For the record, the patches Josh cherry-picked for this issue are: auth: return error code from encrypt/decrypt; make error string optional auth: optimize crypto++ key context auth/Crypto: optimize libnss key auth: refactor crypto key context auth/cephx: optimize signature check auth/cephx: move signature calc into helper auth/Crypto: avoid memcpy on libnss crypto operation auth: make CryptoHandler implementations totally private which are part of https://github.com/ceph/ceph/pull/3896/commits Let's file an upstream ticket to ensure these get backported to Hammer upstream as well.

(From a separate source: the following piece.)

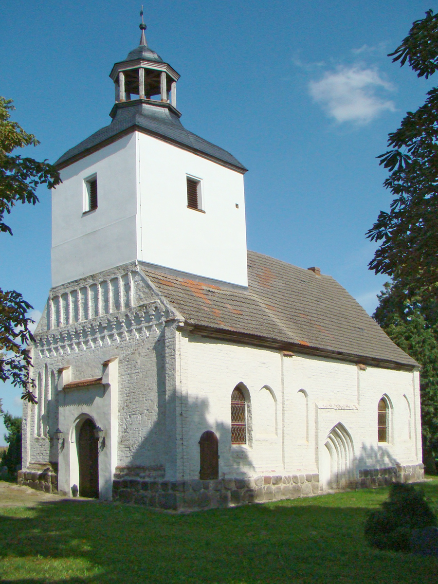 Kirche in Röckwitz, Lkr. Demmin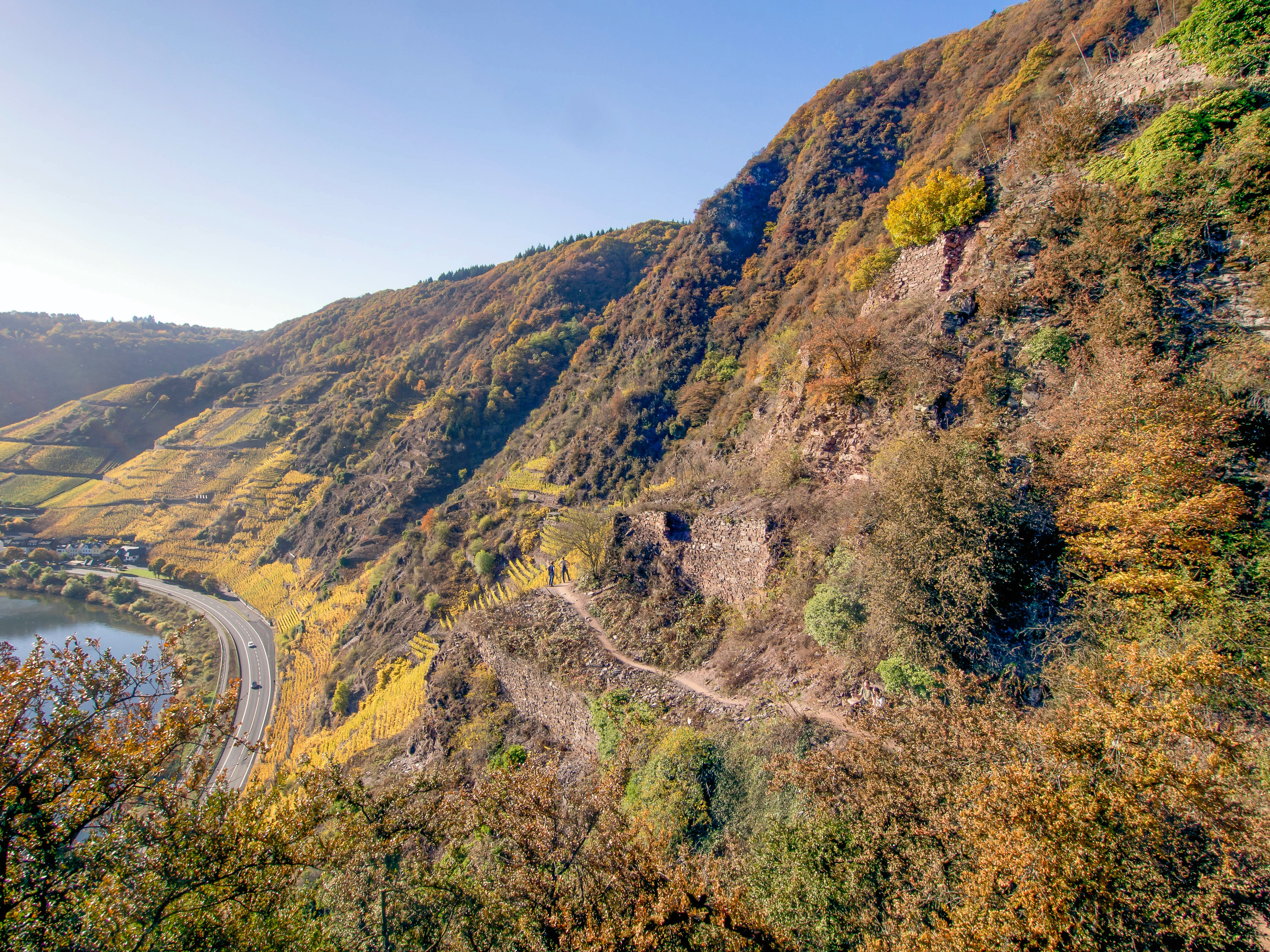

(In reply to Ken Dreyer (Red Hat) from comment #12) > Let's file an upstream ticket to ensure these get backported to Hammer > upstream as well. http://tracker.ceph.com/issues/6480 attached under "External Trackers"
Ubuntu build with this patch is ceph_0.94.3.3-1redhat1trusty
(In reply to Ken Dreyer (Red Hat) from comment #22) > Ubuntu build with this patch is ceph_0.94.3.3-1redhat1trusty I had to bump the version number, so it's ceph_0.94.3.3-2redhat1trusty
Marking this Bug as Verified as this was tested part of 1.3.1 Async Release.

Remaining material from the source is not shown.